Thoughts from Kairo

Alexandria, actually, but still.

I'm here at the British Council's conference on Darwin's Living Legacy. It's really a remarkable event, bringing together brilliant biologists from around the world to talk about how the research program begun by Darwin continues today, as well as historians and philosophers giving us a nuanced view of Darwin himself and the reception of his ideas around the world, not to mention sociologists and education experts exploring contemporary reactions to Darwin's ideas (including my own talk comparing Islamic creationist rhetoric with that of American creationists).
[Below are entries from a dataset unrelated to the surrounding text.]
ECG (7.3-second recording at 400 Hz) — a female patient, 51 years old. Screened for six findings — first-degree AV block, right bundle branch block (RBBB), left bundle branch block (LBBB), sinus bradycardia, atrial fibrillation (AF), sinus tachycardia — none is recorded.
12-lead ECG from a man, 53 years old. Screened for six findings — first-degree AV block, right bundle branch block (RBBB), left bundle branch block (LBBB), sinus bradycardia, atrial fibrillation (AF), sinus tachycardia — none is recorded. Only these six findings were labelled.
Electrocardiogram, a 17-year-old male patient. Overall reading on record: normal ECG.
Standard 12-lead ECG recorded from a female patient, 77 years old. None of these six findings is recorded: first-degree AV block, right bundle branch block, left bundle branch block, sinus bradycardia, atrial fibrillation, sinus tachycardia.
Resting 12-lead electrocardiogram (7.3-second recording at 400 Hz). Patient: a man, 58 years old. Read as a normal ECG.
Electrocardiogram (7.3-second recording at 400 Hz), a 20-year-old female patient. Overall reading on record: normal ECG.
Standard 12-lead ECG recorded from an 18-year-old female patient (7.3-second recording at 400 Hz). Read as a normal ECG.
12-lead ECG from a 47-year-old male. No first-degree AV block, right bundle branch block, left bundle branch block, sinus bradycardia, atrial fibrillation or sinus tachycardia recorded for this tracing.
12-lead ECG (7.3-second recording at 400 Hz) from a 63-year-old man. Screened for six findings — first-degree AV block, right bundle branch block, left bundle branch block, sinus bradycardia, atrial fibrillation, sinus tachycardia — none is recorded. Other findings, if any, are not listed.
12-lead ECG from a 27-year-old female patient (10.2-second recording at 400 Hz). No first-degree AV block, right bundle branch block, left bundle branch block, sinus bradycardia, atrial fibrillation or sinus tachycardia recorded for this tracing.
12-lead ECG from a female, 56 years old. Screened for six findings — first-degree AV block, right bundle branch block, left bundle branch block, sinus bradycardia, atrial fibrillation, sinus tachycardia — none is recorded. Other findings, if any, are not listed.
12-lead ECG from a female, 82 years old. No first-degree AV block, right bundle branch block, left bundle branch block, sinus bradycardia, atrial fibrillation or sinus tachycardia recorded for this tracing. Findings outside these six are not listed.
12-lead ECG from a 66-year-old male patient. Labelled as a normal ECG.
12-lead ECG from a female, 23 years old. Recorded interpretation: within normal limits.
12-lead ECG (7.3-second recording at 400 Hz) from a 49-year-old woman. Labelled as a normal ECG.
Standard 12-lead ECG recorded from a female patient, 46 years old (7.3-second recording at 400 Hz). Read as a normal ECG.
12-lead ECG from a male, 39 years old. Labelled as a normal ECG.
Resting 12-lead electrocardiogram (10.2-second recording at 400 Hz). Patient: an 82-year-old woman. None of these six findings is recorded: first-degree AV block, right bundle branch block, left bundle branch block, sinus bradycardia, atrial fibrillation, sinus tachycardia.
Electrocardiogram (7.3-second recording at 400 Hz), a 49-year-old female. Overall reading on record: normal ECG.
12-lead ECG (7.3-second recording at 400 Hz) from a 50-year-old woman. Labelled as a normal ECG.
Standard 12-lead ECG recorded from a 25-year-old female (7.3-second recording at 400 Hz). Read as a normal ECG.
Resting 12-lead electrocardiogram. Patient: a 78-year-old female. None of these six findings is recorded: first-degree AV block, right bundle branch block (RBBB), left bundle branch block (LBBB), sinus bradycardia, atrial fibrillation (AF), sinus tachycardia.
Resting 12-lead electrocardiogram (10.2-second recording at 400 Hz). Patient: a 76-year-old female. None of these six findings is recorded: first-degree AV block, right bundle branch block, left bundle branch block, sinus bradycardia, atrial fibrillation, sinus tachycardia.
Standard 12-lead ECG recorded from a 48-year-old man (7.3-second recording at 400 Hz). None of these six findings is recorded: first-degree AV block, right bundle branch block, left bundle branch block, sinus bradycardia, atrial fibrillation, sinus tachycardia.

As always, the informal interactions after the projectors are turned off are the most memorable. How often do you get to see John Hedley Brook run up and give Ronald Numbers a high five after a huge soccer victory? To pose a question to Numbers and Brook and Peter Bowler and Bernard Lightman all at once? To wander through the rebuilt Library of Alexandria or around Pompey's Pillar, within sight of the foundations of yet another wonder of the classical world â Alexandria's Lighthouse?

Copious photographs upon my return, and some broader reflections. Also, some thoughts on Egypt more broadly.

Anyway, back home it looks like people are freaking out because the fuckers who planned 9/11 are finally going on trial. "Oh, woe is me!," conservatives write. "How dare we bring terrorists in chains to a public trial for their heinous acts?" While the terrorists would have won had, among other things, the Academy Awards been delayed, it apparently has no meaning for us to abandon our core values and adopt the sort of authoritarianism and political opacity that the terrorists and their sponsors would like to impose.

The idea of offering a fair and open trial for criminals is fairly novel in the grand sweep of history, and the United States is noteworthy and praiseworthy for insisting as a matter of constitutional requirement that only such a process could be used to imprison people. Egypt has no great reputation on these matters, and our ability to encourage them to do the right thing rests in part on our own consistency in these regards. The US did fine convicting and imprisoning Egyptian cleric Omar Abdel-Rahman, tried in New York and safely imprisoned on US soil for a decade thus far. We can do that for Khalid Sheikh Mohammed.

That's the way to do things, and we only win over terrorism when we reject terroristic practices in our own capacity, whether those practices are torture or summary judgments or secret prisons.

Meanwhile: No one could have predicted that voting to protect rapists from a courtroom trial would be politically unpopular.